[Exercise details]
Transcribe the whole listing exactly; the images stay out.

---------------

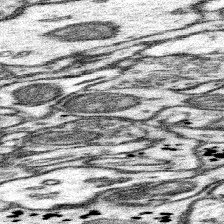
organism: Mouse
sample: Somatosensory cortex neuropil
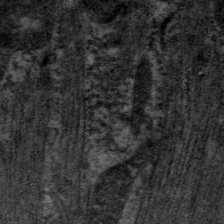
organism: C. elegans
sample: Pharynx
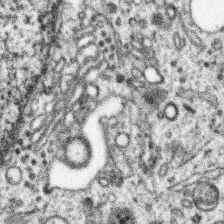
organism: Human
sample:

---------------

[Answer space]
organism: Mouse
sample: Somatosensory cortex neuropil
organism: C. elegans
sample: Pharynx
organism: Human
sample:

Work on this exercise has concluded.